DATA PROVIDED =>
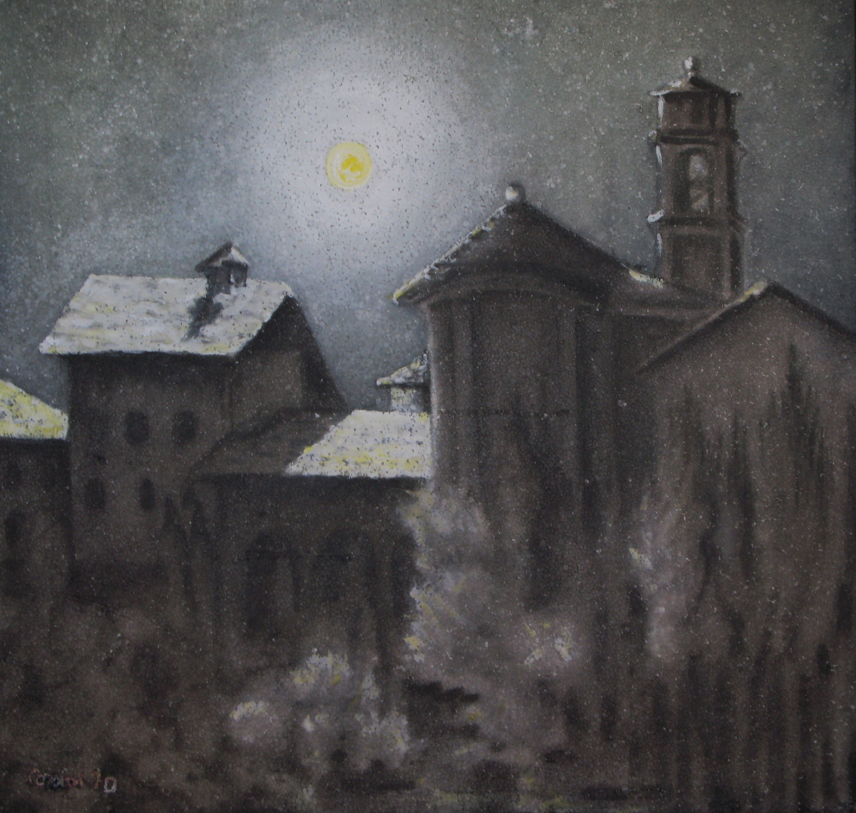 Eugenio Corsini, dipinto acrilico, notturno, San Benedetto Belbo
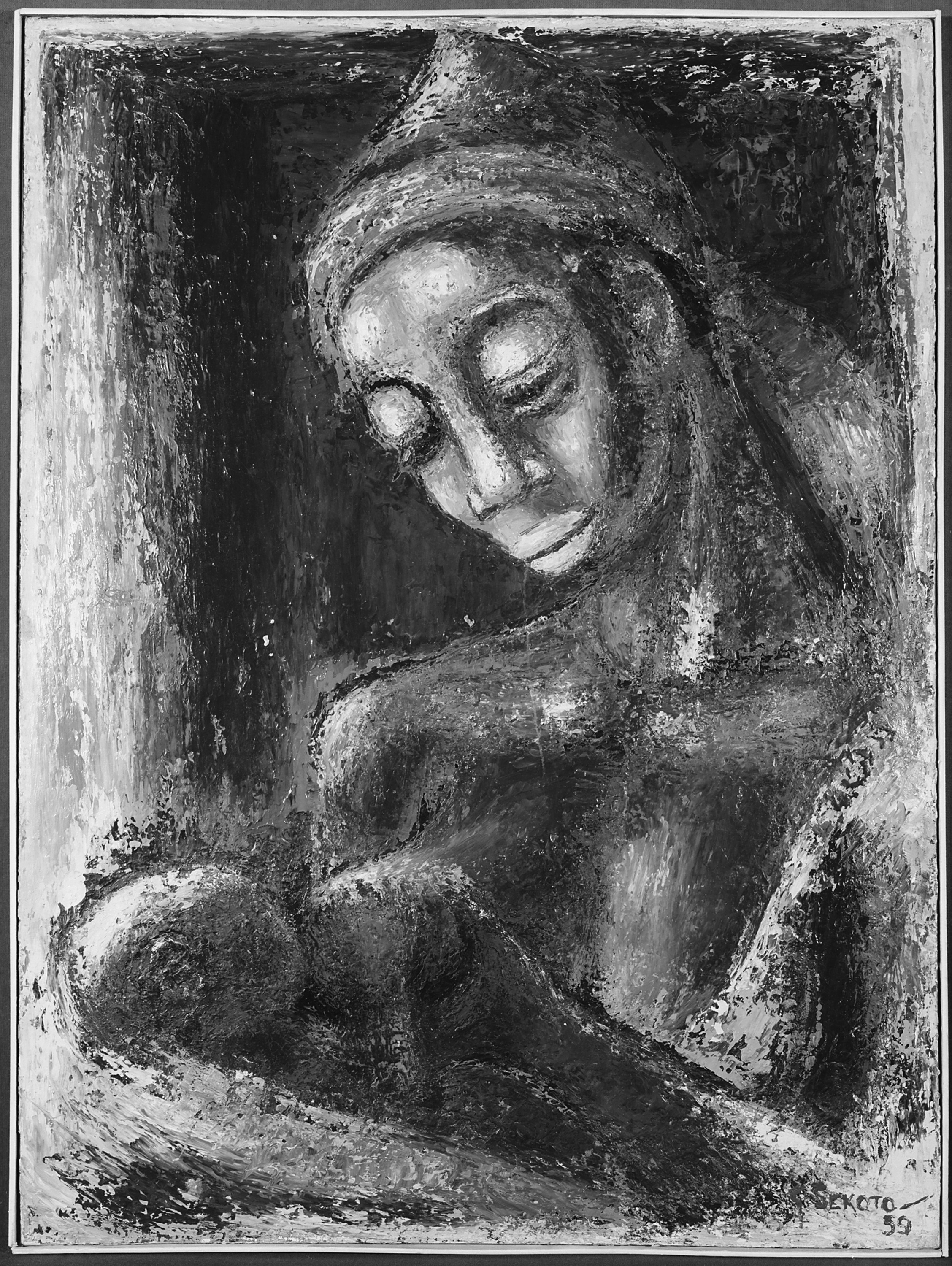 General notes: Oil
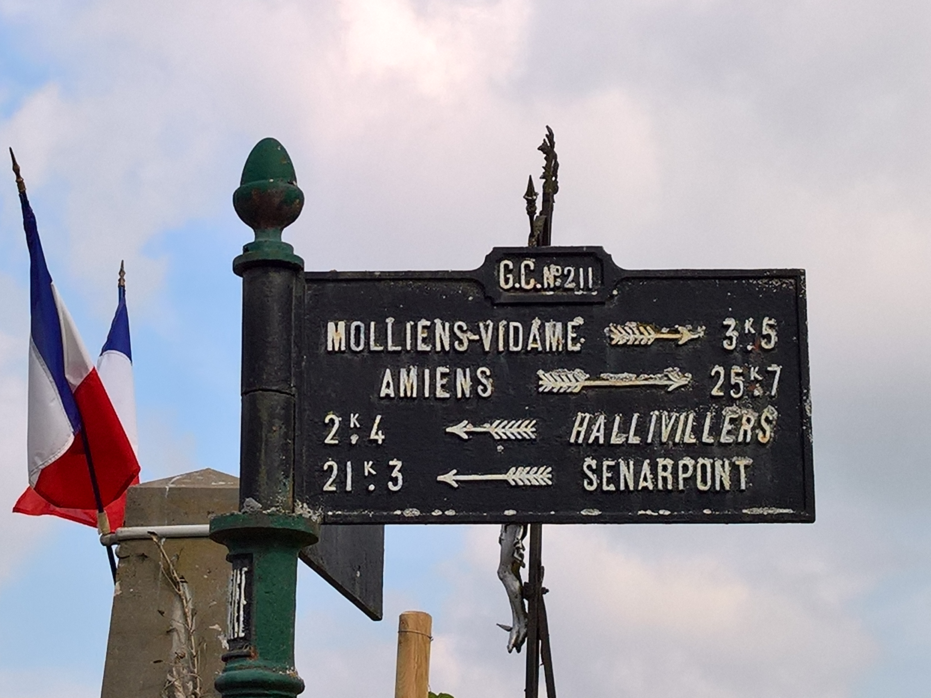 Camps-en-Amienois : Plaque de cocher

TO DO =>
The response must match the listing exactly, except that pictures are removed.

THE COMPLETED TASK =>
 Eugenio Corsini, dipinto acrilico, notturno, San Benedetto Belbo
 General notes: Oil
 Camps-en-Amienois : Plaque de cocher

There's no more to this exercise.